Tentang 30 Hari Cerita Cinta

13 September 2011

Bianglala : Duri Rindu

Aku tahu masa lalu itu hanya ada di belakang. Dan tidak baik untuk mengingatnya terus-menerus. Ironisnya kenangan selalu menyeretnya serta ke masa depan. Atau, aku saja yang tak mau melepas kenangan? Tepatnya kamu, karena kamu adalah masa lalu.

Oh tidak, aku yang masa lalu bagimu. Karena bagiku, kamu adalah sebuah kenangan indah di masa lalu yang selalu hidup di masa ini dan mungkin hingga masa depan.

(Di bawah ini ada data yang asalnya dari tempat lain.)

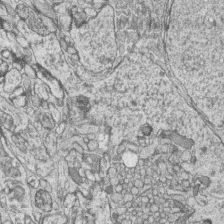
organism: Zebrafish
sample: synaptic ribbons in rod cells and cone cells
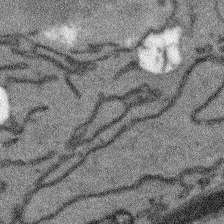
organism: Arabidopsis thaliana
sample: Root tip
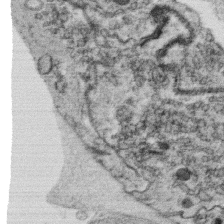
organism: C. elegans
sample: C. elegans oocyte; sperm cells
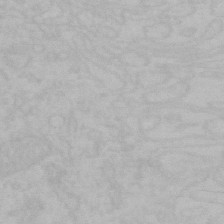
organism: Mouse
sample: Choroid plexus
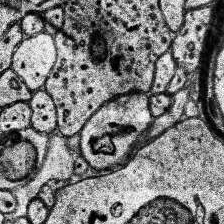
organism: Human
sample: Temporal Lobe
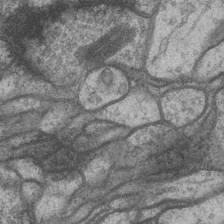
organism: Drosophila
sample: Optic medulla
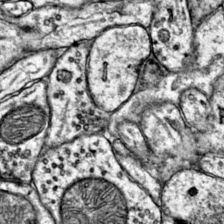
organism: Mouse
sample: Primary visual cortex
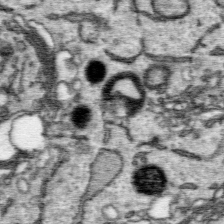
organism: Human
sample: HeLa cells
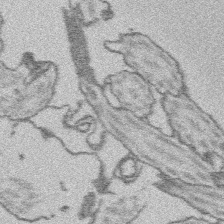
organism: Platynereis dumerilii
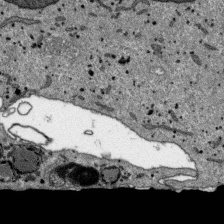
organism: Human
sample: Lung epithelial cells, uninfected (mock) control
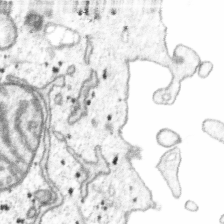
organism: Human
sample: HeLa cells
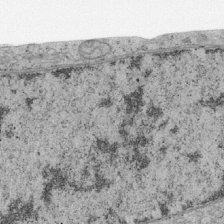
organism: Human
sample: HeLa cells
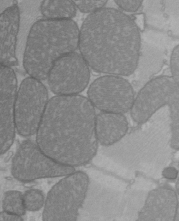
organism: C57BL Mouse
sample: Heart
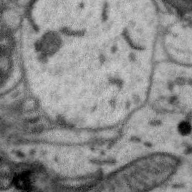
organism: Zebra finch
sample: Brain
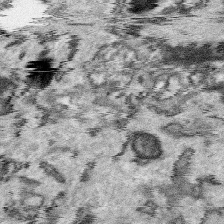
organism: Human
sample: HeLa cells
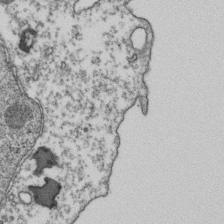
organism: Human
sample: Activated Jurkat CD4+ T cells
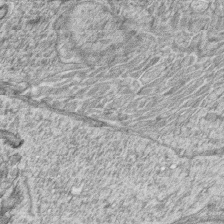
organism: Zebrafish
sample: synaptic ribbons in rod cells and cone cells
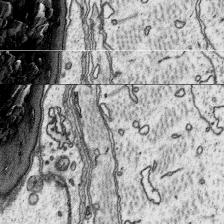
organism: Platynereis dumerilii
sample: Parapodia
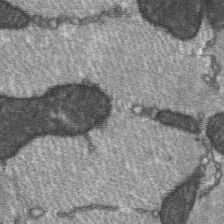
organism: C57BL Mouse
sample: Soleus
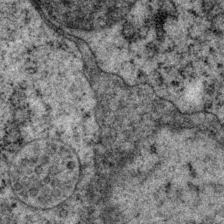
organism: P. pacificus
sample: Pharynx
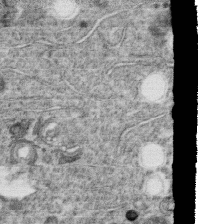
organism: C. elegans
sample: C. elegans oocyte; sperm cells

Sayangnya, aku terlambat mengetahuinya.

Egoku terlalu tinggi saat itu untuk menerimamu, tepatnya melihat cintamu. Dan juga terlalu meragukannya. Karena terlalu banyak hal tidak logis yang mampu diterima dengan baik oleh otak sehingga membuatku selalu bertanya-tanya, lalu meragu. Padahal, beberapa hal dalam cinta memang tidak logis bukan?

Kalau saja aku tahu bahwa mencintaimu itu indah. Kan kulakukannya sejak dulu, tanpa ragu. Tanpa pernah memaksamu untuk berbicara mengenai kejelasan hubungan kita. Karena nyatanya bagiku kini semua tidak perlu. Aku tidak butuh ucapan janji setiamu. Karena nyatanya yang kurindukan selalu adalah jokes-mu. Dan itu bagiku sudah cukup setidaknya, kamu selalu ada di setiap aku membutuhkan – dan kuharap kau pun begitu padaku. Klise memang, tapi seperti itulah aku mencintai dan merasa dicintai. Dengan keberadaan dan penghargaan. Karena yang lebih cinta butuhkan adalah pembuktian bukan ucapan janji setia dan kata puitis cinta.

Hingga akhirnya aku kehilanganmu. Lalu rindu mulai menyerangku dengan dahsyat. Bukan jenis rindu yang indah yang mampu kuungkapkan kepada objek rindu.

Juga bukan tipe rindu yang menyesakkan. Tidak, aku tidak pernah sesak karena kelebihan kadar rindu. Rinduku padamu, hanyalah tipe rindu kecil yang tak perlu diucapkan.

Sayangnya bukan berarti kecil tidak menyakitkan. Ini malah lebih menyesakkan. Karena rindu yang kecil ini malah menancap tepat di hatiku. Seperti duri. Kecil tapi mampu membuat objek tancapannya berdarah.

Aku hanya rindu enam bulan bersama kita. Enam bulan dengan banyak telepon malam hari sebelum tidur. Juga pesan-pesan singkat penyemangat pagi hari.

Hingga tiap ponsel memekik setelah aku kehilanganmu, aku selalu berharap bahwa kamu akan memberiku kabar. Sewaktu-waktu.

Nyatanya, sewaktu-waktu itu tidak pernah ada hingga seribu hari lebih.

Dan rindu itu masih mengganggu. Kupilih untuk kukecup saja kenangan satu-satu. Tak perlu kautahu aku merindu.